ステラナビゲータ(Ver.6)で再現「カノープスを見る」
はじめに
寒い季節がやってきましたが、冬の名物といえば南極老人星「カノープス」を忘れるわけにはいきません。冬の大三角の下の方、地平線(水平線)近くに赤く輝く星を再現してみましょう。
東京でカノープスを見る
まずは、東京でカノープスを見てみましょう。
ツールバーの (場所)ボタンをクリックして「場所」ダイアログで東京に設定します(fig1)。
次に、(日時)ボタンをクリックして「日時」ダイアログで2004年2月14日20時30分に設定します(fig2)。

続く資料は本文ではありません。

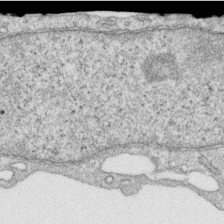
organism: Human
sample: Centriole in RPE cells

ここでステラの星図を見て、真南の地平線近くに輝いている星がカノープスです。
さて、このカノープスはシリウスに次いで全天で2番目に明るい星なのですが、それが明るく輝く姿は南方に行かなければ見ることができません。そこで、場所の設定を南に移動してみましょう。
ここでもう一度「場所」ダイアログボックスを表示して、[緯度]の度の単位のスピンボタン(▼)を押して、緯度を減らしていきます。
地図の表示が徐々に南に移動していきます。するとカノープスの高度が高くなり、明るさも増して、赤みがなくなっていくのがわかるでしょう(fig3)。反対に緯度を増やしていくと、カノープスの高度は低くなり、最後には地平線下に隠れてしまいます(fig4)。
大気による浮き上がり現象
カノープスの高度が低くなればなるほど、明るさが減っていきますが、もうひとつ、目に見えにくい現象もおきています。それは「大気による浮き上がり現象(大気差)」といい、地平線近くの天体が実際の高度よりも高く見えるという現象です(fig5)。
ステラナビゲータver.6では、この「大気による浮き上がり現象」も忠実にシミュレーションしているので、「カノープスの再現」も実際の見え方に忠実な、完璧なものになっています。たとえば、場所を再び東京に戻して、どのくらい浮き上がって見えるのか確認してみましょう。
[設定]メニューの[表示形式]で、ダイアログを表示します。
このダイアログで[大気差補正]とあるのが、「大気の浮き上がり現象」を再現するかどうかのオプションです。これにチェックを入れると天体が浮き上がって見えます(fig6)。
[大気差補正]のチェックを外して、[OK]ボタンを押します。するとカノープスの位置が低くなるのがわかります(fig6)。
どのくらい浮き上がって見えるのか、その数値的な確認をしたい場合には、高度の値を比較してみましょう。
カノープスをクリックすると「天体情報パレット」が表示されます。もしここに方位・高度が表示されていない場合は、天体情報パレットの(設定)ボタンを押して「天体情報パレット設定」ダイアログを表示させ、[表示オプション]の中にある[方位、高度]のチェックをオンにします(fig7,8)。
東京では、カノープスの南中高度が約2度、このときの大気による浮き上がりは約20分角ほどになります。これは月の見かけの大きさに近く、この現象により、いかに天体が浮き上がってみえるかがわかります。
またここで緯度を変えて、高度の違いによる大気による浮き上がりぐあいの違いを比較してみれば、地平線に近いほど浮き上がりが大きくなることがわかります。さらに、高度が低いところだけでなく、高度の高いところでも、わずかながらも浮き上がって見えることを確認することができます。
つぶれて沈む太陽
この大気による浮き上がり現象は、星だけでなく、面積のある太陽や月の見え方にも大きく影響しています。さっそく再現してみましょう。
まずは、場所は東京のままで、時間を17時10分にします。
次に太陽を拡大して、追尾しながらそのようすを観察しましょう。(検索ツールバー)に「太陽」または「SUN」と入力して検索ボタンを押すと、太陽が画面の中心に表示されます。
太陽をクリックして天体情報パレットを表示させ、天体情報パレットの(中央に固定)ボタンを押すと太陽の追尾設定になります。
太陽を拡大するために、(範囲選択)で、表示範囲を2度に設定します。もちろん[大気差補正]はオンにしておきます(fig9)。
ここで時間を少しずつ進めていくと、太陽がしだいに上下にひしゃげてくるのがわかります。これは、高度による浮き上がり度の違いのため起きたもので、太陽の下側部分の浮き上がりかたが上側より大きいため、結果として上下につぶれているように見えるわけです(fig10)。[大気差補正]のオン・オフを切り替えて、違いを確かめてみましょう。
月も同じ現象がおきているので確かめてみるとよいでしょう(fig11)。